6. Juli 2016

Kommunikation per WhatsApp

Ohne Smartphone in der Oberstufe? Keine Chance. Lehrer kommunizieren mit den Schülern via Chat. Ohne WhatsApp wird man zum Aussenseiter. Dabei wäre die App erst ab 16 Jahren erlaubt.
Gruppenzwang Klassen-Chat, Ostschweiz am Sonntag, 3.7. von Julia Nehmiz


Die Sechstklässler einer St. Galler Primarschule sind ratlos. Zwar haben die meisten schon ein Smartphone, aber eben nicht alle. Müssen die sich nun eines kaufen? «Wir hatten gestern Besuchstag in der Oberstufe. Unsere neue Lehrerin hat gesagt, wir brauchen alle ein Smartphone, damit wir einen Klassen-Chat auf WhatsApp einrichten können», erzählt ein 13-Jähriger.

Was der Oberstufenlehrerin wohl entgangen ist: In den Nutzungsbedingungen von WhatsApp heisst es, dass man mindestens 16 Jahre alt sein muss, um die Anwendung zu nutzen. Beim Installieren der App wird das Mindestalter jedoch nicht kontrolliert. Ein anderer Sechstklässler fragt: «Wenn die Lehrerin nun sagt, ich soll WhatsApp installieren, was soll ich dann machen?»

Kinder sind immer erreichbar
Die Primarlehrer ärgert das masslos. Es gebe andere Wege der Kommunikation, um die Schüler zu erreichen. Hausaufgaben könne man auch in der Schule besprechen. Und wenn der Lehrperson erst am Sonntagabend einfällt, dass die Schüler Pappkarton zum Basteln mitbringen müssen – dann sei es halt zu spät. «Bei grossen Konzernen werden die Mailprogramme am Wochenende abgestellt, damit die Mitarbeiter abschalten können. Aber bei Kindern fängt man an, permanente Erreichbarkeit zu verlangen. Das ist doch absurd», sagt die Primarlehrerin.
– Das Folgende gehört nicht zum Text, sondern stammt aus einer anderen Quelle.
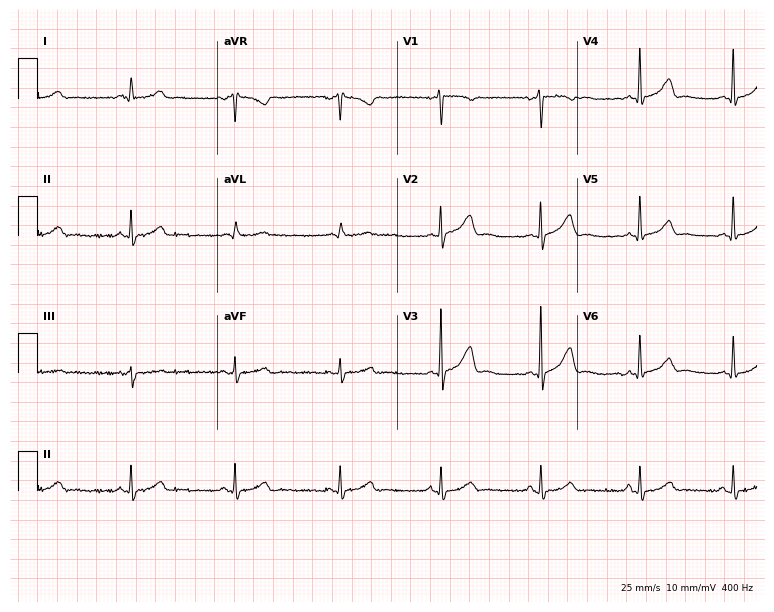
Standard 12-lead ECG recorded from a 34-year-old female. Read as a normal ECG.

«Das kann ich mir beim besten Willen nicht vorstellen, dass meine Lehrer zu den Schülern sagen, sie müssten ein Smartphone haben», sagt der Leiter der betreffenden Sekundarschule. Es sei klar: Die Schule gebe den Eltern nicht vor, welche Geräte die Jugendlichen haben sollten. Dass Lehrer mit den Schülern via Klassen-Chat kommunizieren, findet er in Ordnung. Aber: «Es wäre mir neu, dass es keine Telefonkette mehr gibt.» Denn die Lehrperson müsse gewährleisten, dass wichtige Informationen bei allen Kindern ankommen. «Sonst müsste ich als Schulleiter vehement dagegen sein.» Aber werden seine Schüler nicht angestiftet, eine Regelwidrigkeit zu begehen? Fast keiner der Sekschüler ist 16 Jahre alt. «Die meisten benutzen WhatsApp schon. Wenn die Eltern das erlauben, geht das für mich in Ordnung.»
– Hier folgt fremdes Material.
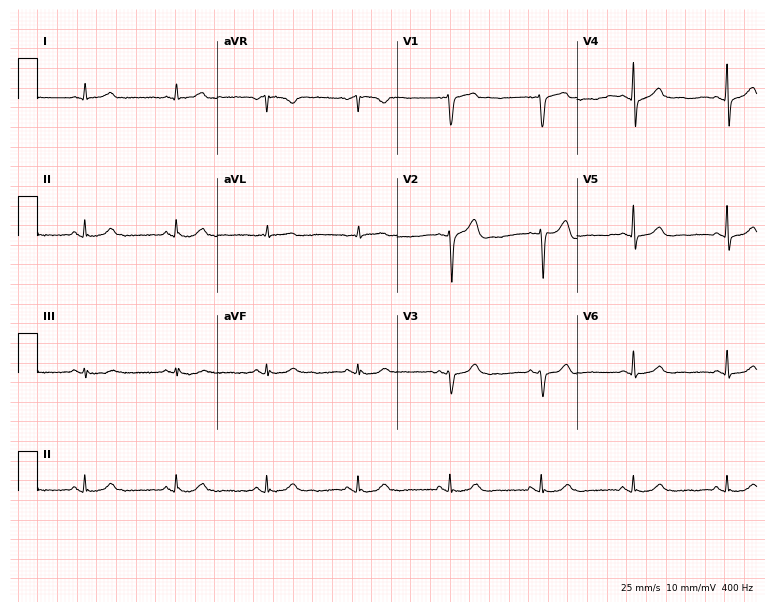
Resting 12-lead electrocardiogram. Patient: a 65-year-old man. Read as a normal ECG.

Für viele Eltern geht das aber nicht in Ordnung. Sie nerven sich ob der ständigen Erreichbarkeit der Kinder. «Unsere 14jährige Tochter checkt jeden Morgen ihr Handy, damit sie keine wichtige Nachricht im Klassen-Chat verpasst.» Die Tochter besucht eine Sek in der Innenstadt. Zu Beginn der 7. Klasse hätten noch nicht alle Kinder ein Smartphone gehabt. Das habe sich schnell geändert. «Per Klassen-Chat wurde mitgeteilt, dass die erste Lektion ausfällt. Die Schüler ohne Smartphone standen dann in der Schule.»

Im Chat wird alles besprochen
Ohne Smartphone werde man zum Aussenseiter. «Im Klassen-Chat wird alles besprochen», sagt der Vater. Ohne WhatsApp kann man nicht mitreden, nicht abmachen. Wenn die Familie ein Wochenende offline verbringt, will die Tochter am Sonntagabend die 500 Nachrichten im Chat lesen, damit sie am Montag mitreden kann. Man habe das an einem Elternabend angesprochen, die Schulleitung habe versprochen, sich darum zu kümmern – geändert habe sich nichts.


So schnell wird sich auch nichts ändern. Das Schulamt der Stadt St. Gallen sagt, es sei Schulen und Lehrern selber überlassen, den Umgang mit Smartphone und Klassen-Chat zu regeln.